Management Recommendation for Cervical Insufficiency
Place history-indicated cerclage at 12-14 weeks of gestation (Option A: cerclage at 13 weeks). This patient has the classic presentation of cervical insufficiency—a prior second-trimester loss at 18 weeks with painless cervical dilation—and meets criteria for history-indicated cerclage rather than expectant ultrasound monitoring. 1
Rationale for Early Cerclage Placement
This patient's history is the textbook indication for history-indicated cerclage. The American College of Obstetricians and Gynecologists specifically recommends history-indicated cerclage for patients with prior second-trimester loss characterized by painless cervical dilation in the absence of labor, rupture of membranes, or placental abruption. 1, 2
Why 12-14 Weeks is Optimal Timing
- Placement at 12-14 weeks allows the procedure after first-trimester organogenesis is complete but before typical cervical changes begin. 1
- Waiting until 18 weeks (Option B) is too late—cervical changes may already be underway by the gestational age of her prior loss, making the procedure less effective and potentially requiring emergency cerclage instead. 1
- No guideline recommends delaying cerclage until the gestational age of prior loss. Early placement at 12-14 weeks is the standard of care. 1
Why Ultrasound Monitoring Alone is Inadequate (Option C)
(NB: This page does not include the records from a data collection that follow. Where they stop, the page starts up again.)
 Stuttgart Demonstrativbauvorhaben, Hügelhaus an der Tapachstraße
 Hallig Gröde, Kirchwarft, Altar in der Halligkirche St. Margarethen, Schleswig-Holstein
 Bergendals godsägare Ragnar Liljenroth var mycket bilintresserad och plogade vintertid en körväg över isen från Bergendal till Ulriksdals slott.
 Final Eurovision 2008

- Ultrasound-indicated cerclage requires waiting for cervical shortening to ≤25 mm, which may occur too late to prevent pregnancy loss in patients with classic cervical insufficiency. 1
- The Society for Maternal-Fetal Medicine recommends against cerclage placement in patients WITHOUT a history of preterm birth who have sonographic short cervix (10-25 mm) in the absence of cervical dilation. 3 However, this patient DOES have a classic history, making her a different category entirely.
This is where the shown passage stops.